(Entries provided):
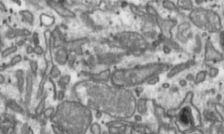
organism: Toxoplasma gondii
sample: Parasites in a vacuole inside a host cell
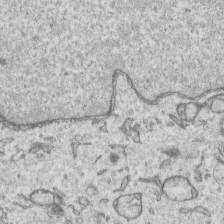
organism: Human
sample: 1205lu cells
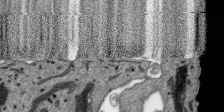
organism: Human
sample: Lung epithelial cells, uninfected (mock) control
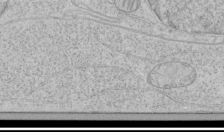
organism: Human
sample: Mitochondria in HCT116 cells
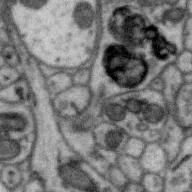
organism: Zebra finch
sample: Brain
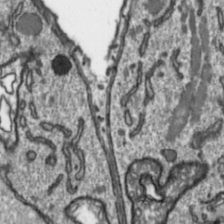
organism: Toxoplasma gondii
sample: Parasites in a vacuole inside a host cell
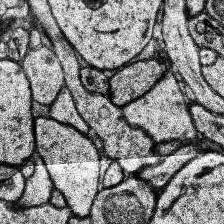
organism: Human
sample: Temporal Lobe
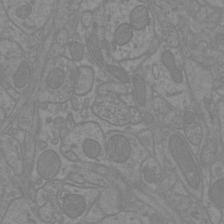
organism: Mouse
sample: Cortical neurons
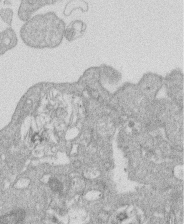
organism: Human
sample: Macrophage cells
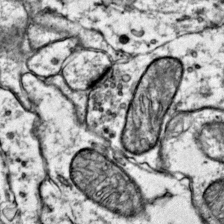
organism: Mouse
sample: Primary visual cortex
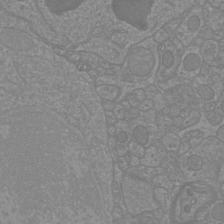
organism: Mouse
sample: Cortical neurons
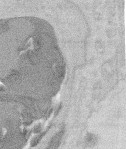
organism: Mouse
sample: T cell stromal cell synapse
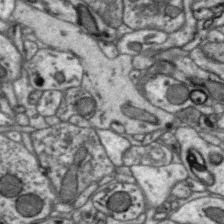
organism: Zebra finch
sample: Brain
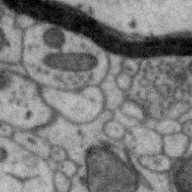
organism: Zebra finch
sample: Brain
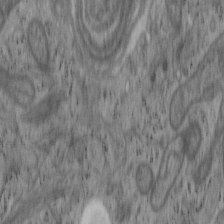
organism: Human
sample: HeLa cells
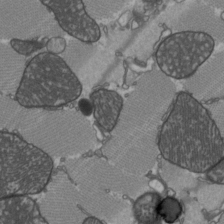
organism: C57BL Mouse
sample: Heart
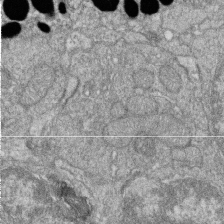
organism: Zebrafish
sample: Cilia; retinal pigment epithelium
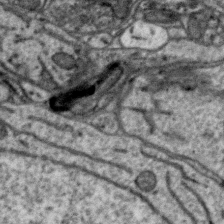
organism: Zebra finch
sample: Brain
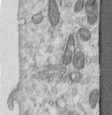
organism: Human
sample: Centriole in RPE cells
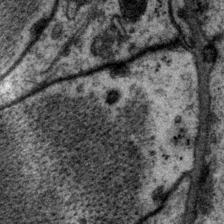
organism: P. pacificus
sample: Pharynx
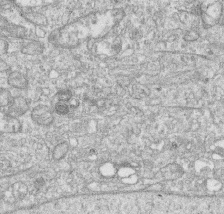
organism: Human
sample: HeLa cell HIV synapse
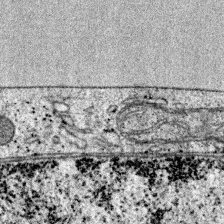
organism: Human
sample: HeLa cells
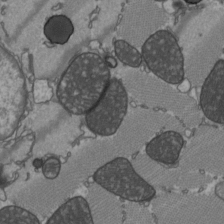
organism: C57BL Mouse
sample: Heart
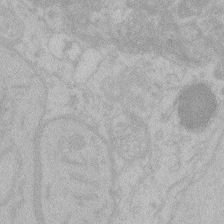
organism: Zebrafish
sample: Macrophage infected with Toxoplasma gondii
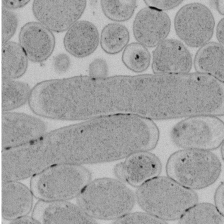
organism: E. coli
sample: Bacterial nucleoid
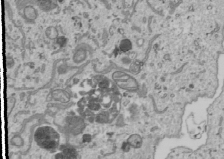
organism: Human
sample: Mitochondria in U2OS cells
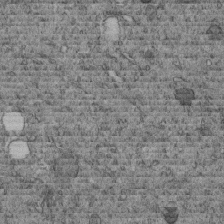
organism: C. elegans
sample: C. elegans embryo early stage
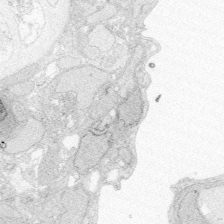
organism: Zebrafish
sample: Whole-Brain
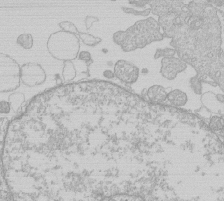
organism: Human
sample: Macrophage cells
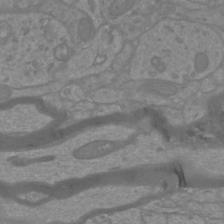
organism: Mouse
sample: Cortical neurons

(What to produce):
Give back, word for word, the lines from the line that contains "sample: Pharynx" through the last line of the records, with no pictures and nothing else.

(Exercise result):
sample: Pharynx
organism: Human
sample: HeLa cell HIV synapse
organism: Human
sample: HeLa cells
organism: C57BL Mouse
sample: Heart
organism: Zebrafish
sample: Macrophage infected with Toxoplasma gondii
organism: E. coli
sample: Bacterial nucleoid
organism: Human
sample: Mitochondria in U2OS cells
organism: C. elegans
sample: C. elegans embryo early stage
organism: Zebrafish
sample: Whole-Brain
organism: Human
sample: Macrophage cells
organism: Mouse
sample: Cortical neurons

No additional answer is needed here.